Figure 5. Protocol adopted for the determination of focal length (a) and focal length versus applied voltage (b).

Figure 5. Protocol adopted for the determination of focal length (a) and focal length versus applied voltage (b).

Figure 6. Response time of the device (U = 65 V).

Figure 6. Response time of the device (U = 65 V).

Liquid viscosity plays a significant role in response time of a device. First we define the total response time as the sum of the rise time and descend time. We did another experiment at the voltage of 60 V to study the relationship between the liquid viscosity and the total response time. In the experiment, we choose three silicone oils with different viscosities (10 mPa s, 20 mPa s, and 50 mPa s) as Liquid-2, respectively. Liquid-1 remained the same. The measured response time of different liquids are 146 ms, 205 ms, and 311 ms, respectively. The measured maximum focal lengths are 156 mm, 124 mm, and 42 mm, respectively. As shown in Figure 7, the response time prolongs as the viscosity increases.

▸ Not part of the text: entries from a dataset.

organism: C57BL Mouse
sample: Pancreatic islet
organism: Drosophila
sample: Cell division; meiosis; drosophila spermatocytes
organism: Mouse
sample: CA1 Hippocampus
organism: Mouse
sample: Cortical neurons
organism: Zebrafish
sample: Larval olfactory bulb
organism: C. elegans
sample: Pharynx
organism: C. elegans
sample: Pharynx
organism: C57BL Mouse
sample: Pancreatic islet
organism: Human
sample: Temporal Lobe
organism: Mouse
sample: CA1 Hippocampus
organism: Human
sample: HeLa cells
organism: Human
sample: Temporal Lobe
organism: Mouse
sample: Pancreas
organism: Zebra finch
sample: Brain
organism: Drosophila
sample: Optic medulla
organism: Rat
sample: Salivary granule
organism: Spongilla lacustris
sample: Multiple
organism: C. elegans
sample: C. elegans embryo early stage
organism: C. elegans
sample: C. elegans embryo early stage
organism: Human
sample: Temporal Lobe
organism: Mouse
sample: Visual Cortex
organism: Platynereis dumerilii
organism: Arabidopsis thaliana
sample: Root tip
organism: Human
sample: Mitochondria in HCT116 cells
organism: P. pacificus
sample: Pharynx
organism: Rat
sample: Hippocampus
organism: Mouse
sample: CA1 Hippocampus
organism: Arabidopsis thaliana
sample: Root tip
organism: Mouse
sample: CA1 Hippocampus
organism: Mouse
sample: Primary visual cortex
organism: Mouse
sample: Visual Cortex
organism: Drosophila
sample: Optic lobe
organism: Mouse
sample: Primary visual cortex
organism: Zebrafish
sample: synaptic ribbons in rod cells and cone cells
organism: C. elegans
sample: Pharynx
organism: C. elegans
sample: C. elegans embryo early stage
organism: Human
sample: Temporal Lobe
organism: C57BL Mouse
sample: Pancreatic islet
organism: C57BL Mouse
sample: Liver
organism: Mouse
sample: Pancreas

Thus, the viscosity of the oil plays a significant role in changing the focal length of the liquid lens, as shown in Figure 7. High liquid viscosity means low flow ability. So the movement of Liquid-1 will be restrained, which leads to the decrease of the maximum focal length.

Figure 7. Response time and the maximum focal length under different liquid viscosities.

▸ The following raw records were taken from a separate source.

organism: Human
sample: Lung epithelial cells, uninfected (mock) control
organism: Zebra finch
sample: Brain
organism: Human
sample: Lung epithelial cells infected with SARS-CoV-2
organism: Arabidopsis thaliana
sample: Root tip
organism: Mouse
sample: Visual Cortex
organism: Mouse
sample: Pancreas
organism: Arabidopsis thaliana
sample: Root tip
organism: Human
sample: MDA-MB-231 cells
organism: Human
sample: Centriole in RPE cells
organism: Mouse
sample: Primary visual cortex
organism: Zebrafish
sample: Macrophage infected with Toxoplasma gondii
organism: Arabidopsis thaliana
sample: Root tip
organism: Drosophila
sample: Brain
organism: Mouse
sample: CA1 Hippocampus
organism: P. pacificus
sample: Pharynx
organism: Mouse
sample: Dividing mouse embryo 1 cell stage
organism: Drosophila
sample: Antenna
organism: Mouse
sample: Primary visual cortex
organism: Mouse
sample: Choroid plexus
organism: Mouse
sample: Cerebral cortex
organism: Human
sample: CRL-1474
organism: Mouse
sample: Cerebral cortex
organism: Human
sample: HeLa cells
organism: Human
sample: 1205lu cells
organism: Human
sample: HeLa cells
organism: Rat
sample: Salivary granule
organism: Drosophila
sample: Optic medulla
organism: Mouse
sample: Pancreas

Figure 7. Response time and the maximum focal length under different liquid viscosities.

The curvature of the interface of the proposed adaptive liquid lens cannot change from concave surface to convex surface which constrains the varied range of the focal length. The main reason is that in our device the droplet actuated by electrowetting extrudes the reservoir to make a liquid pressure. In the experiment, the electrostatic force is not large enough to make the droplet move a relatively long distance towards the PMMA sheet. So the volume change of the reservoir is limited. Thus, the configuration of the lens cannot change from divergent to convergent. If we decrease the thickness of the dielectric layer and the whole size of the device, the device can obtain a robust optical performance. We can also increase the external voltage to solve this issue. However, the high applied voltage will decrease the lifetime of the device. So we should choose the proper voltage and carefully design the device. Our device also suffers from gravity effect when placed in vertical position. We can choose three immiscible density-matched liquids filled with the device to solve this issue. This will form the basis for our further work.

4. Conclusions

In this paper we reported an adaptive liquid lens actuated by droplet movement. The device is fabricated with four rectangular PMMA substrates. Two ITO sheets are stacked on the bottom substrate with a small gap between them. One sheet with a light hole is inserted in the middle of the device. A conductive droplet touches the sheet to form a small closed reservoir which is filled with another immiscible non-conductive liquid. When we apply a DC (direct current) voltage to the device, the droplet stretches towards the reservoir making the curvature of the interface changed. Our experiments show that the focal length can be varied from −10 to −159 mm as the applied voltage changes from 0 to 65 V. The response time of the liquid lens is ~75 ms. The proposed device has potential applications such as information displays, cameras, imaging systems and laser scanning systems.